Но это не выдерживало критики, и Биггс это знал. В «Императоре» нужно записываться, когда выходишь из «гипертата» или «полярного убежища», и обязательно брать с собой аварийное радио. Такова процедура. Радио помещается в кармане. Нет причин не захватить его.
Биггс открыл рот, наверно, чтобы сказать что-то умное… и тут же закрыл. У него возникло такое же ощущение в животе, как в тот раз, когда Драйден позвонил из «полярного убежища» и попросил отправить сообщение на «Мак-Мердо», что они что-то нашли.
Оно снова возникло. Точно такое.
Растущее опасение, ползучий ужас. Что-то поднималось из живота, отчего по коже бежали мурашки, покалывало скальп. Жуткое. Электрическое. Словно только что изменилась полярность окружающего воздуха, и Биггс менялся вместе с ней.
Свет замерцал.
Потом снова.
Ничего необычного. Кратковременный скачок напряжения.

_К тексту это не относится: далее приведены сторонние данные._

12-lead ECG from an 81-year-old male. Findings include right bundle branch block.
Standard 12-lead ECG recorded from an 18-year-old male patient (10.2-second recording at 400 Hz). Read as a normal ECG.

Иногда такое происходит.
Снова замерцал.
И не просто замерцал, а начал мигать. Включаться и выключаться.
— Какого дьявола? — сказал Уоррен сухим голосом, словно во рту не было слюны.
Послышался гул.
Казалось, он исходит изо льда под ними. Раздался электрический треск, неприятно резкий, неприятно близкий. Затем металлический скрежет, пронзительный писк. По «гипертату» прокатилась вибрация в ритме биения сердца.
Громче.
Еще громче.
Весь «гипертат» дрожал.
Свет бешено мигал.
Уоррен закричал, Биггс вцепился в стул, которому передалось дрожание пола, по радио визжали помехи. Свет продолжал безумно мигать, и Биггсу показалось, что вокруг него мелькают искаженные нечеловеческие фигуры. Потом снаружи донеслась дикая какофония резких писков, таких громких, что пришлось зажать уши. А потом…
Ничего.
Бимен сел на кровати, он, как рыба, открывал и закрывал рот.

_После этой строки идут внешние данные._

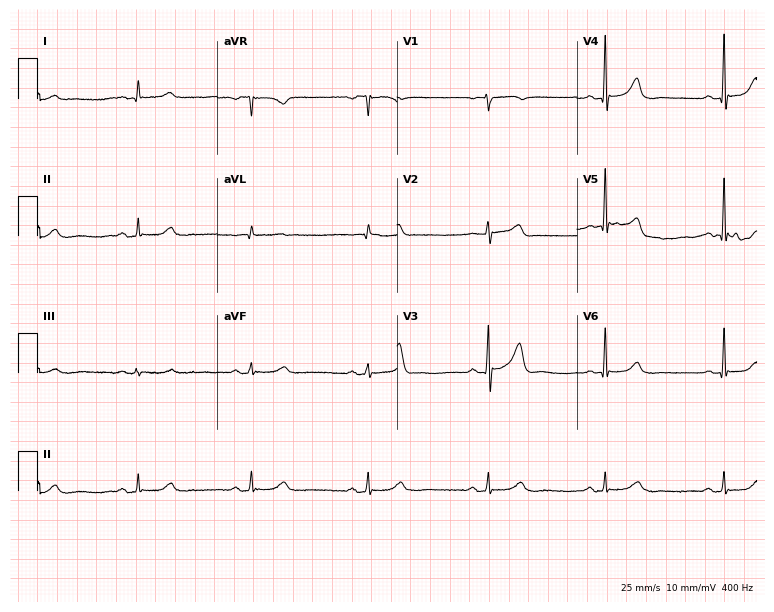
Standard 12-lead ECG recorded from a male patient, 78 years old. None of these six findings is recorded: first-degree AV block, right bundle branch block, left bundle branch block, sinus bradycardia, atrial fibrillation, sinus tachycardia.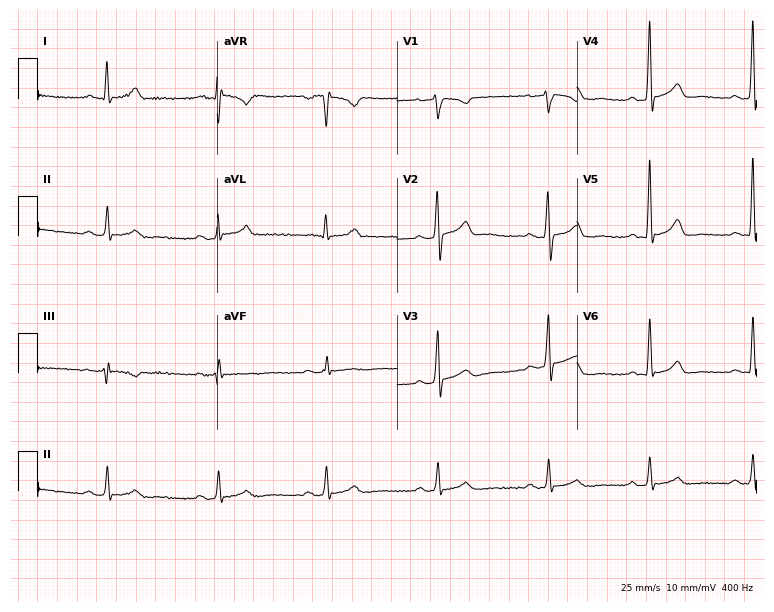
Resting 12-lead electrocardiogram. Patient: a male, 45 years old. None of these six findings is recorded: first-degree AV block, right bundle branch block, left bundle branch block, sinus bradycardia, atrial fibrillation, sinus tachycardia. Only these six findings were labelled.

Уоррен выглядел страшно белым, что было непросто с учетом его африканского происхождения.
Биггс был не в лучшей форме. «Словно кто-то щелкнул выключателем, — подумал он. — Включил и выключил». У него похолодела кожа. По-прежнему все тело было в мурашках.
— Что это было? — спросил наконец Уоррен.
Биггс не ответил. Он смотрел в окно, ожидая увидеть, как что-то смотрит на них. Что-то с лицом насекомого.
— Пещера, — сказал Бимен, и голос его прозвучал жутко, тоскливо. — Внизу, в пещере. Эта тварь… сейчас она живая. Она проснулась и знает, где мы.
26
«ПОЛЯРНЫЙ КЛИМАТ»
4 апреля
День был долгий.
Тихий, но зловещий и полный тревожного ожидания.
Люди приходили и уходили, напряженные и беспомощные, полные ярости, испуганные и охваченные паранойей; они жили в состоянии ужасного стресса и испытывали невероятное психологическое давление.
Харви Смит оставался в своей комнате. Он приходил в камбуз, но уносил поднос с едой с собой, потому что больше никому не доверял. Он не знал, кто еще остался человеком. Писал бесконечные письма матери, описывая ситуацию на станции.
Койл и Гвен, Фрай, Лок и Зут проводили много времени, обсуждая, что происходит на «Климате». Они знали, что где-то бродит тварь со зверским аппетитом, жаждущая человеческой плоти. Оно таилось где-то в темноте или пряталось среди них, но было здесь. И очевидно, собиралось показаться.
Гвен призналась, что ночью к ней обращался голос, древний, будто рассыпающийся, и это был не сон. Что-то было в поселке и звало ее по имени.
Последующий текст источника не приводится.